▸ **WHAT NEEDS TO BE DONE**: Go to the line with "Setra 210 HD (1990) de dos." in the records below, then output it and each following line exactly, up to and including the line with "Centro de ski y". Skip pictures and add nothing.

▸ **TASK DATA**:
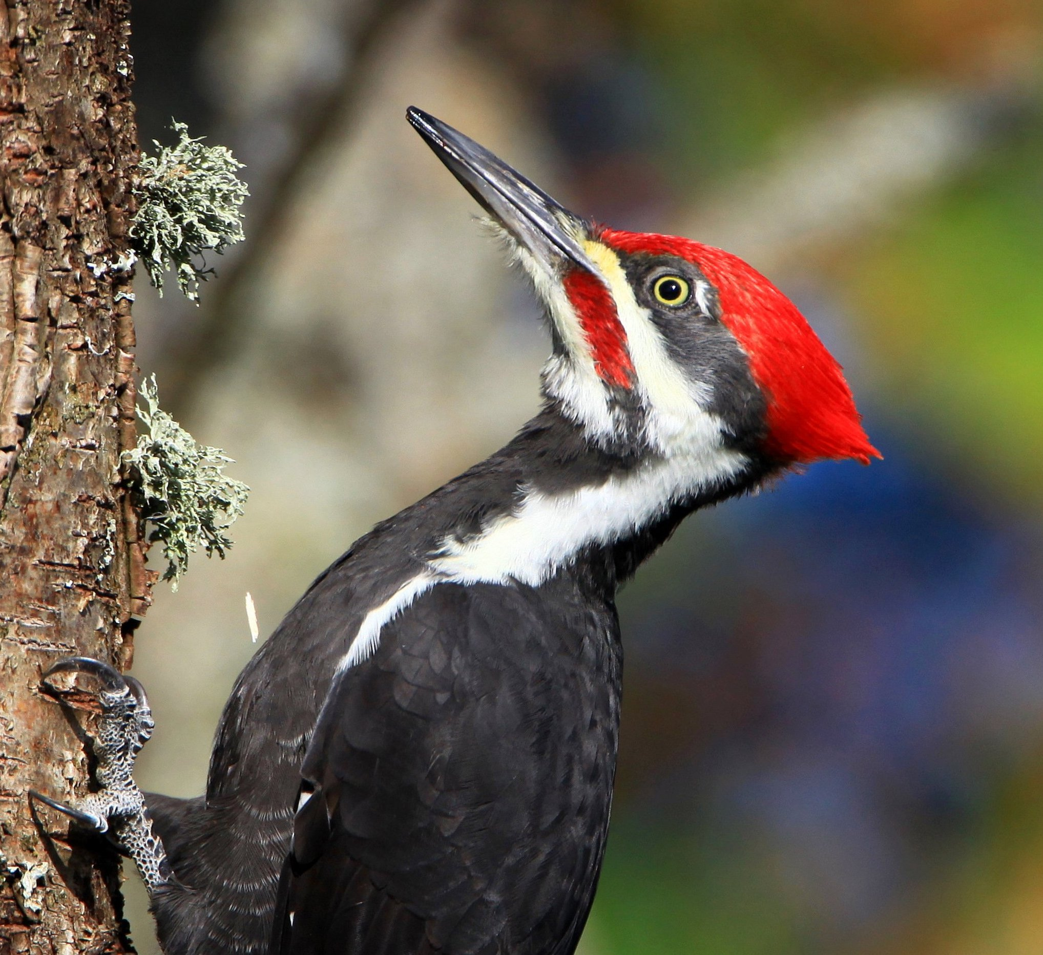 IMG_0706-2
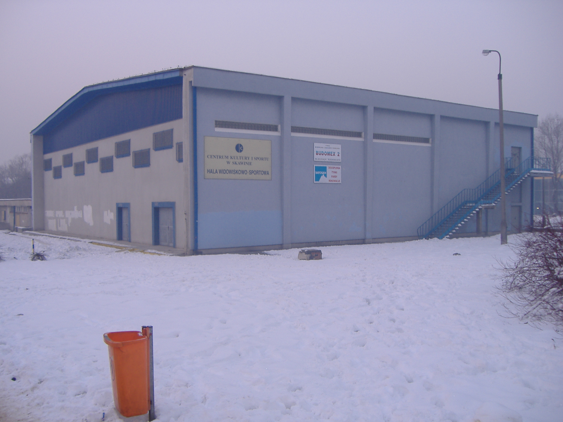 Skawina-hala sportowa
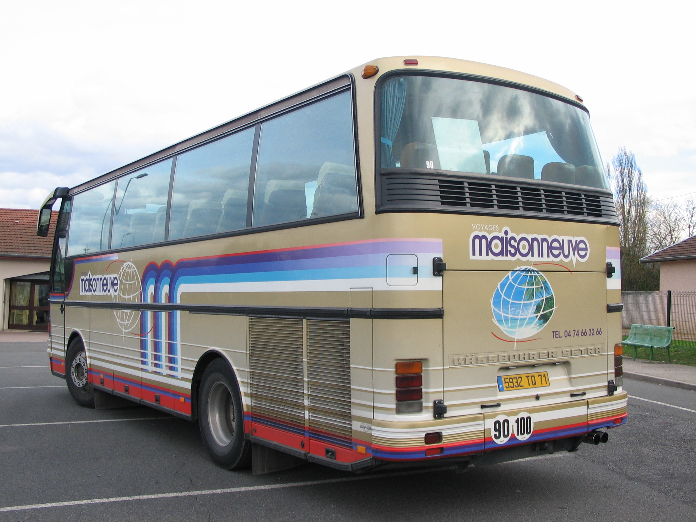 Setra 210 HD (1990) de dos.
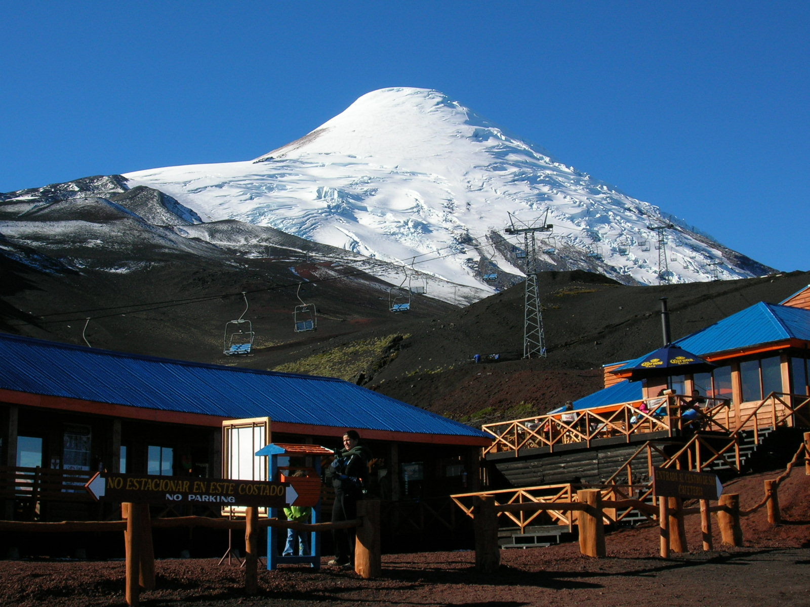 Centro de ski y montaña Volcán Osorno, Puerto Varas - Chile. En invierno es un centro de ski en el borde del Lago Llanquihue y con una hermosa vista hacia él, en verano los andariveles permiten subir al volcán, que se convierte en un gran mirador hacia el lago y hacia el paisaje de pampas verdes del entorno del lago.
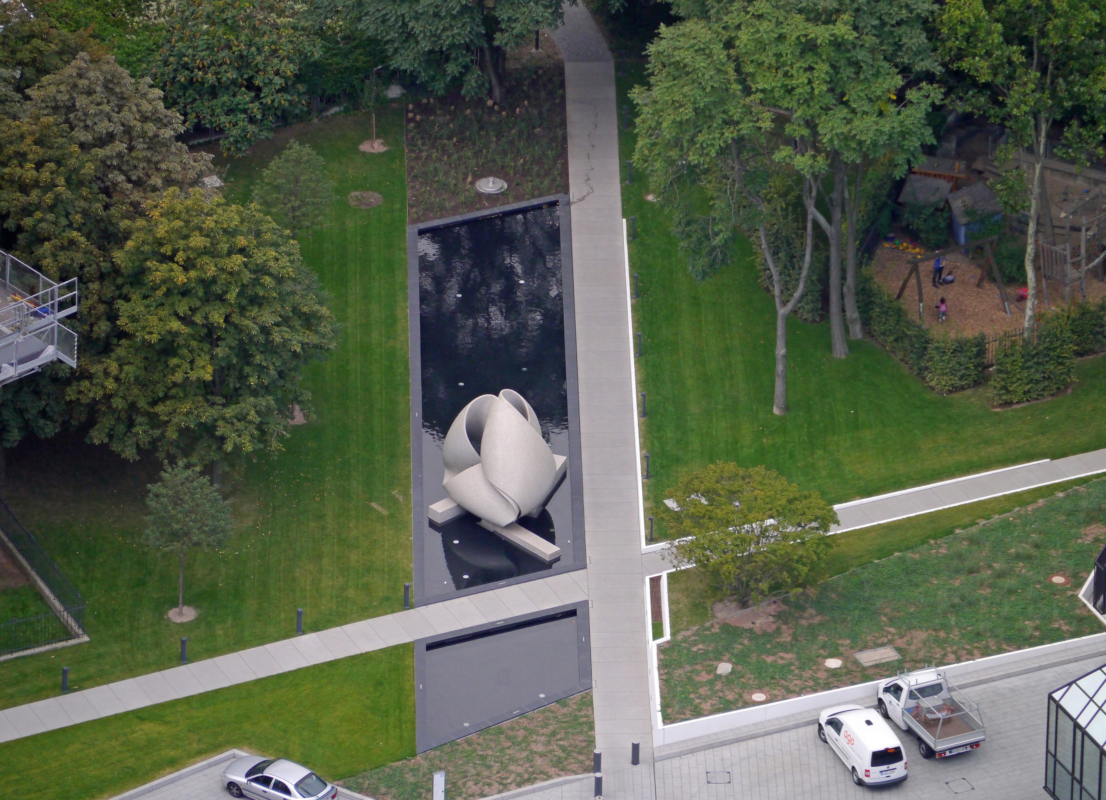 Skulptur Kontinuitaet, 1986 von Max Bill, 2012 auf dem Grundstueck der Deutschen Bank in Frankfurt am Main.

▸ **SOLUTION**:
 Setra 210 HD (1990) de dos.
 Centro de ski y montaña Volcán Osorno, Puerto Varas - Chile. En invierno es un centro de ski en el borde del Lago Llanquihue y con una hermosa vista hacia él, en verano los andariveles permiten subir al volcán, que se convierte en un gran mirador hacia el lago y hacia el paisaje de pampas verdes del entorno del lago.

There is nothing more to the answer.